After hiding under the covers or screaming into a pillow or taking a long shower (all very cathartic, in case you were wondering…), we like to follow a few simple guidelines to deal with stressful days (weeks, months…). This isn’t an exhaustive list, but it’s a place to start on things that feel like emergencies (that aren’t really emergencies). 

8 ways to respond to that “work emergency”:

  1. Take a deep breath. You might not get to everything. That sucks, but that’s reality. Got it? Keep breathing. You’re no good to anyone if you’re hyperventilating. 
  2. Prioritize your list. We know everything feels like it needs to get done right this second, but if you slow down and look, that might not actually be true. What can you possibly move to a different day? Can anything go to next week? On really crazy days, we prioritize by the hour. What needs to be done before noon? Delete everything else from the morning list. 
  3. Phone a friend. Who on your team can jump in? Call them. Right now. You do not need to be a hero, and being a hero will destroy you. You do not need to shoulder the entirety of a stressful situation on your own. This is why coworkers exist. This is why we build great teams. 
  4. Set expectations. Are you really not going to make a deadline? Tell someone. Yes, this conversation is not going to be fun, but better to establish an honest reality than have your stakeholders assuming one thing and experiencing another. 
  5. Eat snacks. We are firm believers that 85% of life’s challenges get better after a nap and a snack. If you have the ability to power nap for 20 minutes, do that. If not, at the very least, eat something. 
  6. Ruthlessly eliminate unnecessary tasks.
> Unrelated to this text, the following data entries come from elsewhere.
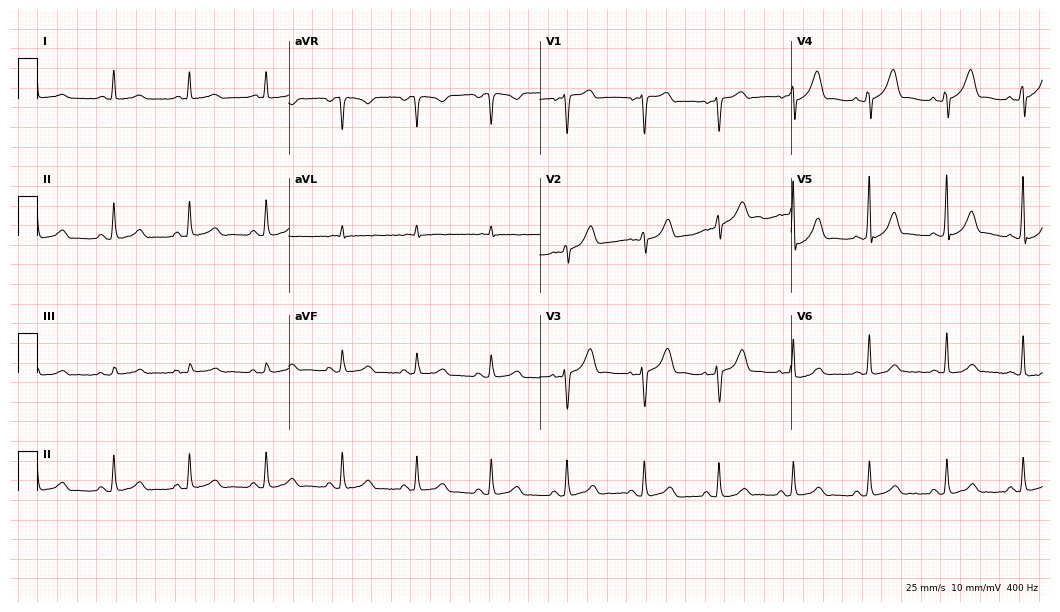
Electrocardiogram (10.2-second recording at 400 Hz), a 49-year-old male patient. Overall reading on record: normal ECG.
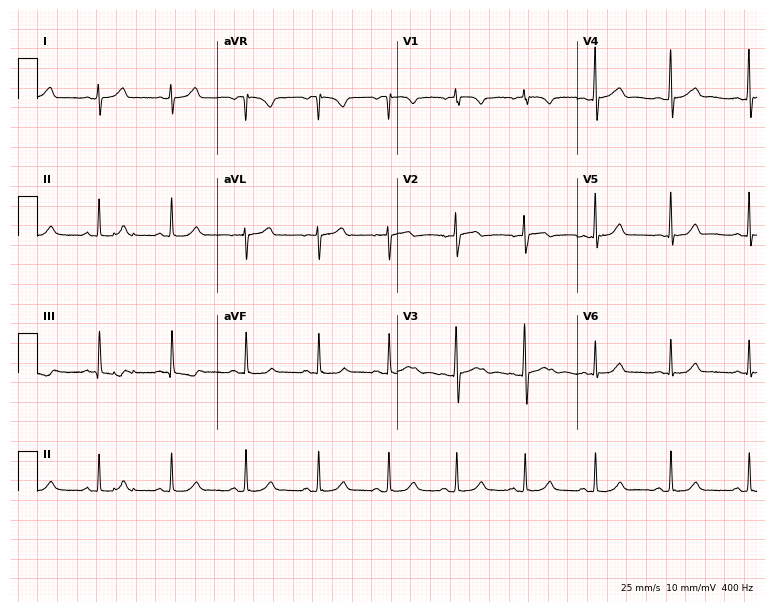
Electrocardiogram, a 22-year-old female patient. Of the six screened findings (first-degree AV block, right bundle branch block, left bundle branch block, sinus bradycardia, atrial fibrillation, sinus tachycardia), none is recorded.
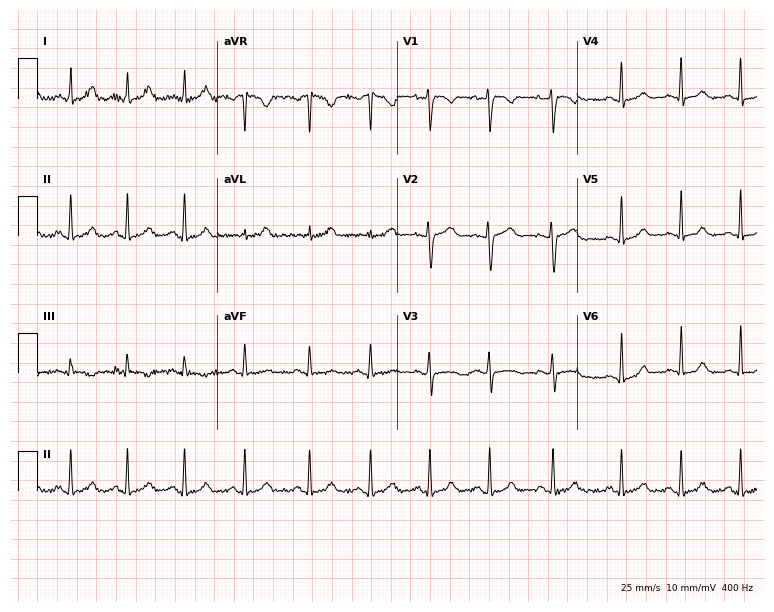
ECG — a female patient, 21 years old. Labelled as a normal ECG.

One of our team members used to produce a major conference for a client every year, and in the two weeks leading up to the event, she put a hard-core screening system on her email and phone. If you were not a direct vendor for the event, she sent you to voicemail and didn’t call you back until the event was over. Brutal. But effective. Did people get annoyed? Sure. But the priority was the priority, and everything else was…not. 
  7. Take dance breaks. Our brains are not designed to focus all day long. In fact, our brains cannot focus all day long. Research shows that it is WAY more effective to work in spurts punctuated by true breaks than it is to “power through.” So take breaks. Blast some music. Dance. Then get back to it. 
  8. When you hit your breaking point, stop. Listen. You matter so much more than your work. Do not let a project (even a very important project) hurt you. If you are getting sick, stop. If you cannot keep your eyes open, stop. If you feel like your mental health is teetering toward precarious places, stop. It’s not worth it. You are. Protect yourself. Be your own fiercest advocate. 
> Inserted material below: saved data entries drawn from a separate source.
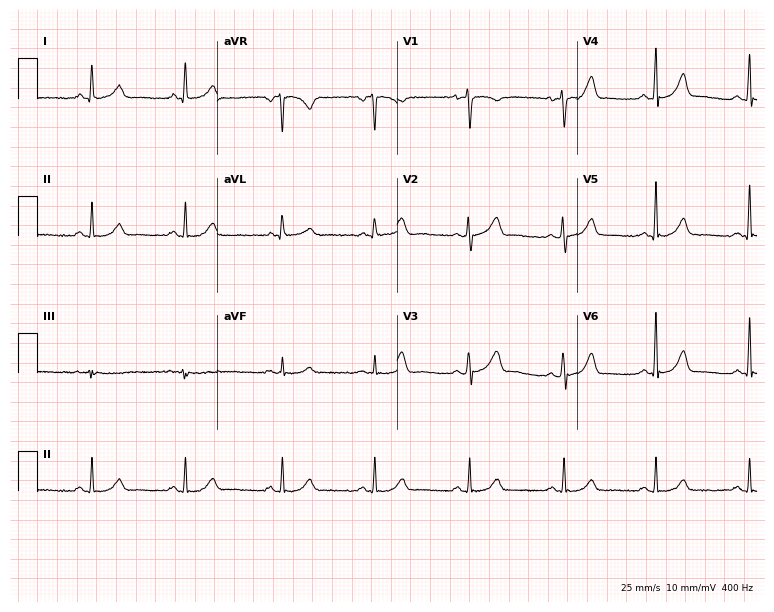
Resting 12-lead electrocardiogram (7.3-second recording at 400 Hz). Patient: a female, 49 years old. Read as a normal ECG.
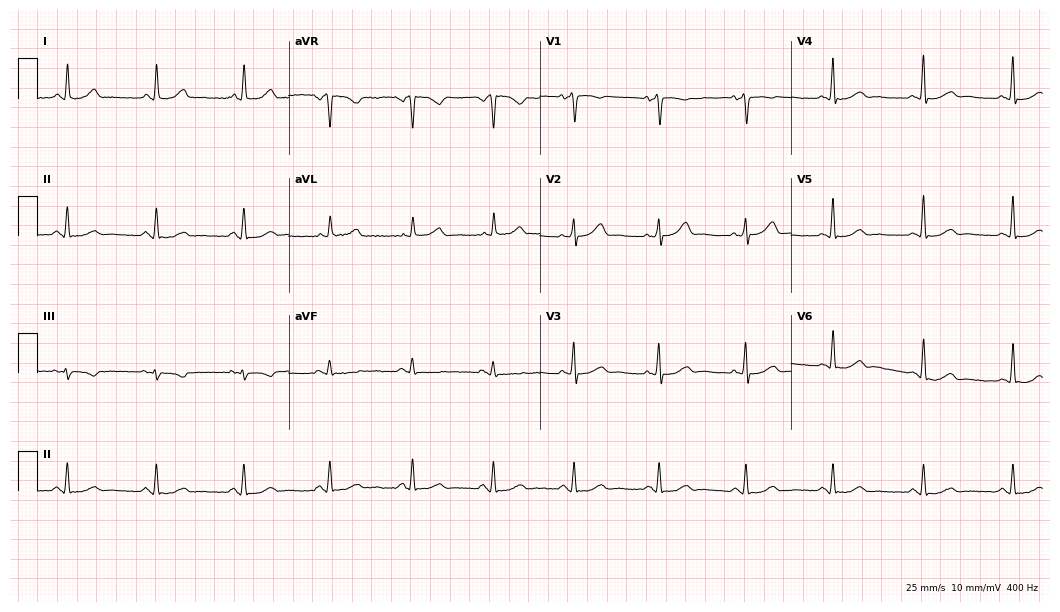
12-lead ECG from a woman, 46 years old (10.2-second recording at 400 Hz). Recorded interpretation: within normal limits.
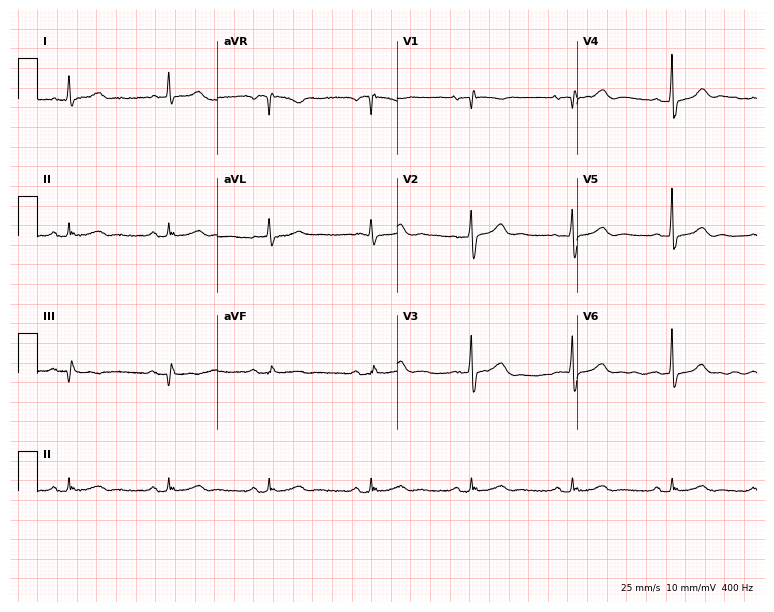
12-lead ECG from a 78-year-old male. Screened for six findings — first-degree AV block, right bundle branch block, left bundle branch block, sinus bradycardia, atrial fibrillation, sinus tachycardia — none is recorded. Only these six findings were labelled.
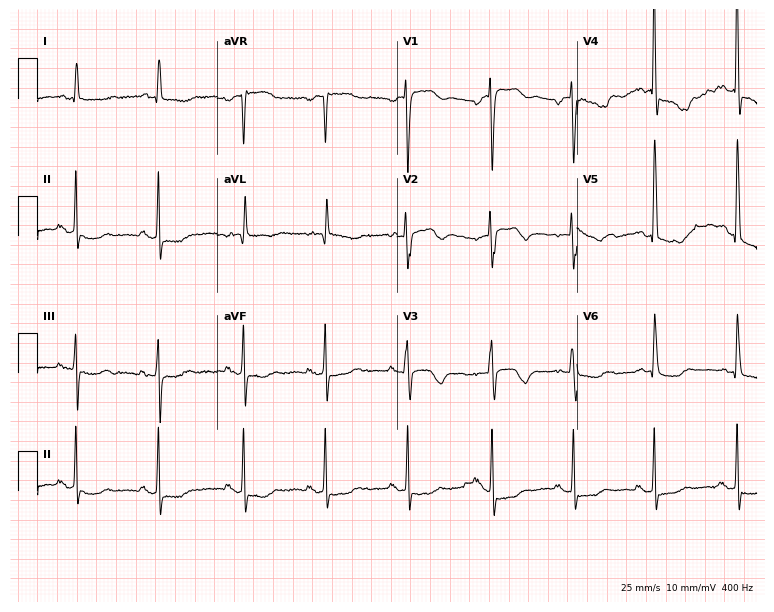
ECG — a 71-year-old female. Screened for six findings — first-degree AV block, right bundle branch block (RBBB), left bundle branch block (LBBB), sinus bradycardia, atrial fibrillation (AF), sinus tachycardia — none is recorded.
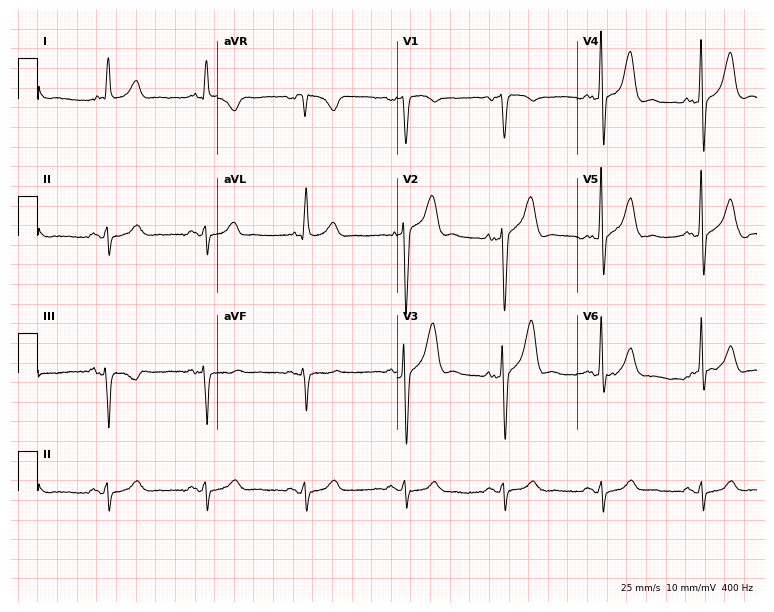
Resting 12-lead electrocardiogram. Patient: a man, 79 years old. None of these six findings is recorded: first-degree AV block, right bundle branch block, left bundle branch block, sinus bradycardia, atrial fibrillation, sinus tachycardia. Only these six findings were labelled.
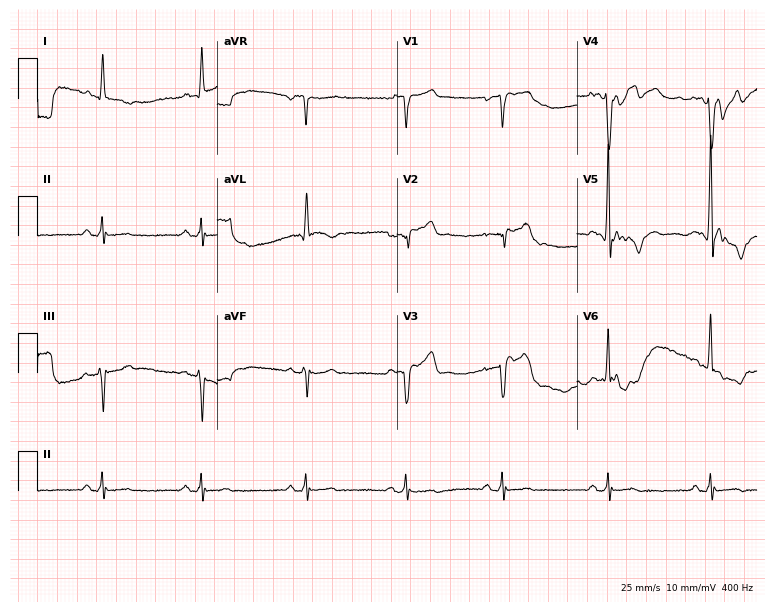
Resting 12-lead electrocardiogram. Patient: a 78-year-old male. None of these six findings is recorded: first-degree AV block, right bundle branch block (RBBB), left bundle branch block (LBBB), sinus bradycardia, atrial fibrillation (AF), sinus tachycardia. Other findings, if any, are not listed.

We know what busy seasons feel like. We know what overwhelming days feel like. And we know that we are still learning to deal with work stress right alongside you.
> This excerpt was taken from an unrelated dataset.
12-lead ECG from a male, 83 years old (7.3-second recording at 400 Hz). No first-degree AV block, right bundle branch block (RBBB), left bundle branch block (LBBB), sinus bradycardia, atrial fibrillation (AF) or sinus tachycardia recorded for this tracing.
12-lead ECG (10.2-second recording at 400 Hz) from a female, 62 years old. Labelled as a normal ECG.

We also know that cracking this nut is important because our well-being is important. We want to love our work, and that means developing a plan to handle hot mess disasters even before they arise. 

What would you add to our list? What helps you get through even the most pressure-filled moments? Let us know in the comments.

Working Asynchronously in the Nonprofit Community

Working Asynchronously in the Nonprofit Community

Here at Swell+Good, we talk a lot about work processes. How do we make our team more efficient? How do we improve quality? How can we better serve our clients? And, most importantly, how do we make sure that everyone on our team actually gets to enjoy their life? 

Yes, we love marketing. And yes, we love helping organizations raise more support so that they can better do the work they were born to do. That’s our what, and we’re kind of obsessed with it. 

But if we’re honest, we give equal attention to our how—to the way we do the work, not just the work itself. We’re very, very into work culture. We’re very, very into people being humans first and employees second. And we’re very, very into work being fun and not-terrible. 

We were virtual and remote long before being virtual and remote was cool, so we’ve had lots of time to get creative on how we connect and communicate—and ultimately we feel pretty proud of where we’ve landed. 

Our tricks aren’t magic, but they are intentional. And over the next few weeks, we’re excited to give you an inside look at the secret sauce of Swell+Good.

First up, we’re asynchronous. 

That means that our team can work whenever they want, wherever they want. 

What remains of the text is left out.